In southern Africa, the focus of captive programmes for ground pangolins has been rehabilitation rather than captive breeding. The African Pangolin Working Group, operating across South Africa and neighbouring countries, receives pangolins that have been confiscated from traffickers, injured by vehicles or electric fences, or rescued from wire snare traps.
These animals undergo intensive care in specialised facilities, where the priority is restoring them to sufficient physical condition and independent feeding ability to support soft release into appropriate wild habitat. The goal is always return to the wild, not establishment of a captive population.
Ground pangolins present particular difficulties for captive management. Their natural diet is centred on large, structurally complex termite mounds built by Macrotermes and related species, which are not easily reproduced or sourced commercially. Wild ground pangolins travel large distances each night, often covering four to five kilometres during foraging, and require very large territory areas to meet their energetic needs. Confining them to even spacious captive enclosures results in the repetitive pacing and stress behaviours that undermine health and reproduction.
South Africa has one of the most active pangolin rescue and rehabilitation networks on the continent. Since 2011, hundreds of ground pangolins have been treated and released through coordinated efforts involving veterinarians, wildlife rangers, and non-governmental organisations.
Over the past decade, captive management of pangolins has benefited substantially from increased scientific attention. Nutritional studies have clarified the minimum dietary requirements of several species. Behavioural research has identified environmental enrichment strategies, including substrate materials that allow natural burrowing and foraging, that reduce stress indicators measurably. Reproductive biology studies, including hormonal monitoring through non-invasive faecal sampling, have improved understanding of pangolin oestrous cycles and optimal conditions for pairing.
Despite this progress, the consensus among pangolin specialists remains that captive breeding is not a viable conservation strategy for pangolins in the way it has been for some other species. The difficulty and cost of maintaining pangolins in captivity, combined with the low reproductive rate of animals that produce only one offspring per year, means that captive populations cannot grow fast enough to offset wild population losses from trafficking.

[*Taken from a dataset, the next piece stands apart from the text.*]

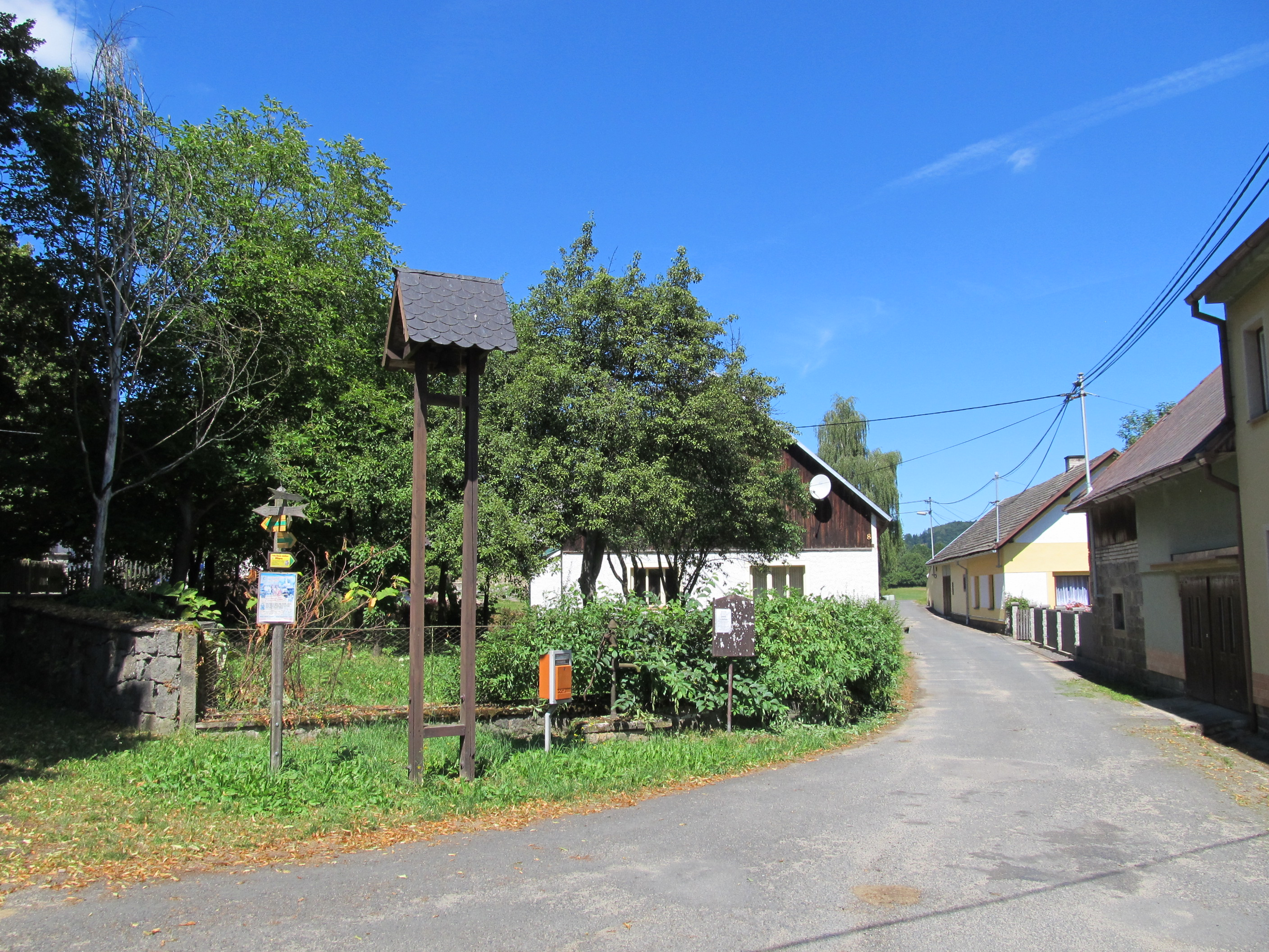 Sluhov
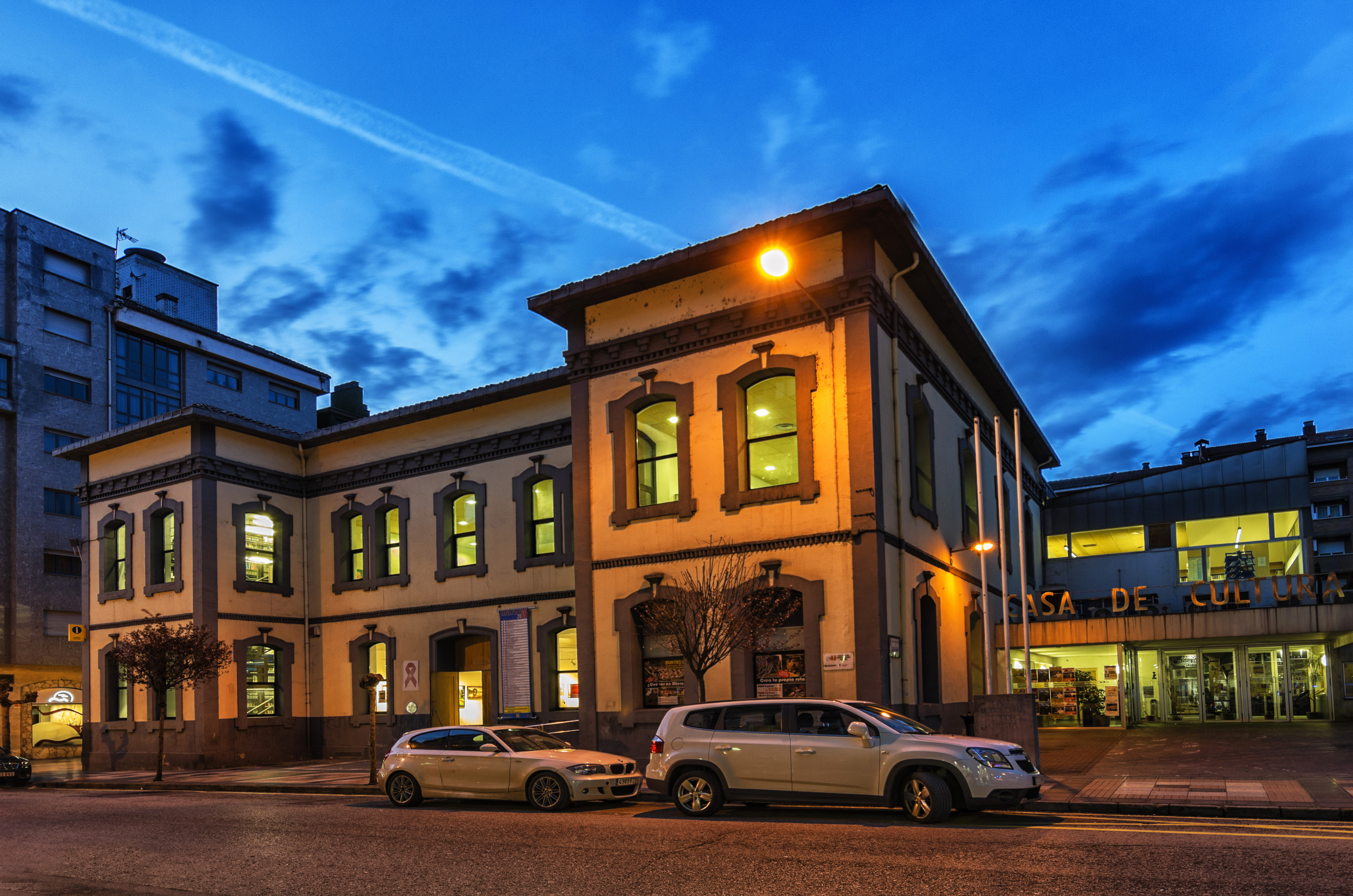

Captive breeding and rehabilitation programmes for pangolins serve important conservation functions even if they cannot solve the trafficking crisis alone. They generate scientific data, provide veterinary training, and occasionally return individual animals to the wild. They also have significant public education value, drawing attention to a species that most people have never seen and many have never heard of.
However, conservationists working at the front lines of pangolin protection are clear that the primary strategy must be halting the illegal trade through enforcement, demand reduction in consumer markets, and habitat protection across African and Asian range states. Captive breeding is a supplement to these efforts, not a substitute for them.
The hope held by facilities investing in pangolin captive management is not that captive breeding will save the species in isolation. It is that the knowledge gained in these challenging programmes will make wild population management more effective, and that the occasional successful rehabilitation and release will add individual animals back to wild populations that need every individual they can get.